A positive and constructive attitude toward auditing can make the exercise enjoyable for both the auditor and the auditee. Most people enjoy telling you what they know and how good they are at their job. In addition, without an air of suspicion and distrust, auditees are likely to confide concerns or suggestions that are in the company's best interest to address and not simply lay blame.
One way to ensure that everyone understands and retains a good perspective on the intent of a management system audit, is to develop an audit mission statement. A two or three sentence statement that captures the positive and constructive intent of your company's audit program can help keep the auditor and auditee on track.
Finally, Quality System audits are not surprise audits! They are planned and everyone knows when it will happen, and what elements or departments will be audited. There should be no surprises, as this tends to foster mistrust towards the audit process, and a feeling of "them versus us" between your company and the auditors.
Potential Audit Questions
1. Who in your company is responsible for auditing your Quality Management System? Who reports the result of the audits? If non-conformances arise from an audit, who is notified and who is responsible for following up?

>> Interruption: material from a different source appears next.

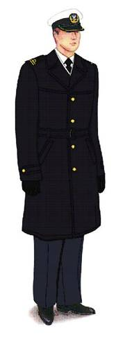 Ubiór wyjściowy żołnierza Marynarki Wojennej. Rozporządzenie Ministra Obrony Narodowej w sprawie wzorów oraz noszenia umundurowania i oznak wojskowych przez żołnierzy zawodowych i kandydatów na żołnierzy zawodowych.

2. How are audits received in your company? Do employees take them negatively or positively? Describe what is done in your company to try to curtail negativity arising from internal audits? In a perfect world, what would you do to ensure a positive response to audits?
3. How will your company determine whether the quality system has been "effectively implemented and maintained"? Will you treat this requirement differently than the requirement to determine the "effectiveness of your quality system"? Please explain your interpretation.
-> My concern is: Is the Lead Auditor Training Course a
-> requirement in the new standard?
No. To be clear, there is no requirement in ISO 9001:2000 that there be a designated 'Lead Auditor' at all. Nor is there a requirement for an internal auditor to have attended a course, although that is pretty common anymore. You could do this by pairing a 'trainee' with a 'qualified' auditor - thus you would have 'On-The-Job' training as the basis for that person's qualification as an internal auditor. There is no requirement for classroom training, for what its worth.
The bottom line is: The requirement is that your internal auditors know what they're doing. It may be from training, experience, education or an 'appropriate' combination of one or more.
-> Can the result of our examination from the
-> Internal/External Auditing Course for ISO9001:2000 would
-> be a valid evidence that would earn me as a Lead Auditor
-> for the new standards?
You can be Lead Auditor in your company, but that does not extend to the definition of Lead Auditor with respect to the RAB or IRCA with respect to working for a registrar. That is, if you are appointed as Lead Auditor of the internal auditors in your company that does not mean you could go to work for a registrar as a Lead Auditor.
-> Or Is it the MR would recommend me as the Lead Auditor in
-> our company?
That is perfectly acceptable.
-> Does it need a memo that recognizes me and my team as
-> Internal Quality Auditors of the company?
You should have the team defined somewhere - typically you have lists of people qualified to do certain things - whether running a specific machine or performing certain tasks. Internal auditing shouldn't be any different. How you represent it is up to you. Some companies have departmental lists of who is qualified to do what. Other companies have qualifications only in individual records. Either way, you should be able to say who is qualified to do what. This applies to internal auditors as well. A memo would work as well.